Group Work Learning and Practice

Edited By Nano McCaughan Copyright 1978
    208 Pages
    by Routledge

    208 Pages
    by Routledge

    Group work is central to social work, whether it be work with individuals and families, residential care, community work, management or social work education. Despite, however, the upsurge of interest in this aspect of social work method at the time Group Work: Learning and Practice, originally published in 1978, represented the first attempt at providing an up-to-date and carefully integrated source book for students – in the form of a series of mainly original and British papers on social group work: its knowledge base; the possible varieties of practice settings and objectives; and its implications for social work education and training models.

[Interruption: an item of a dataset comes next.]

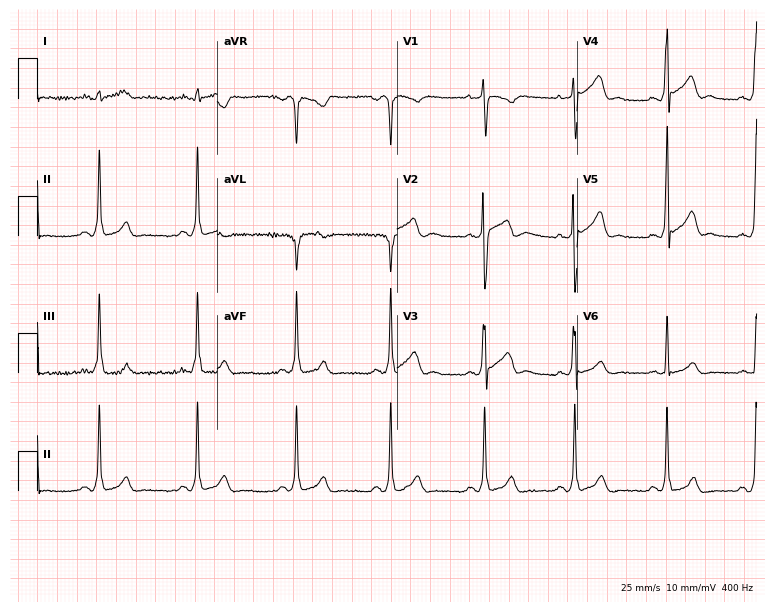
Resting 12-lead electrocardiogram (7.3-second recording at 400 Hz). Patient: a 24-year-old male. None of these six findings is recorded: first-degree AV block, right bundle branch block, left bundle branch block, sinus bradycardia, atrial fibrillation, sinus tachycardia. Findings outside these six are not listed.
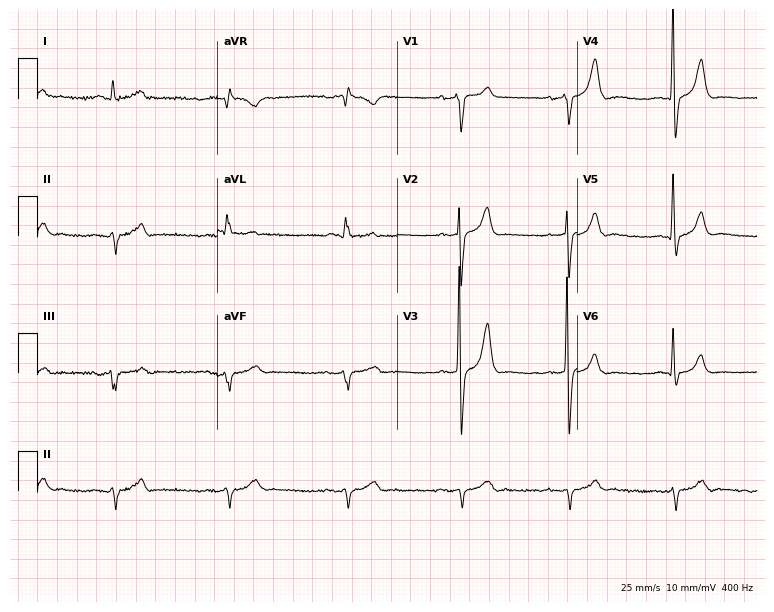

    For new directions in social work education suggested that the small group was to become the core system around which much future social work teaching would be based. The main concern of this new National Institute for Social Work reader – the development and demonstration of intervention skills in practice – would be particularly relevant. The book draws attention to the opportunities for work with groups in the community, in residential institutions and with families, where the emphasis was rapidly shifting towards the need for greater understanding and use of the small group dimension.

    Group Work: Learning and Practice would have been widely welcomed both by specialists in group work at the time and all those more generally interested in social work methods – as teachers, students, practitioners, supervisors and as local authority training officers. It would also be of interest to a wider readership of teachers, youth workers and those concerned with the group dynamics and counselling fields.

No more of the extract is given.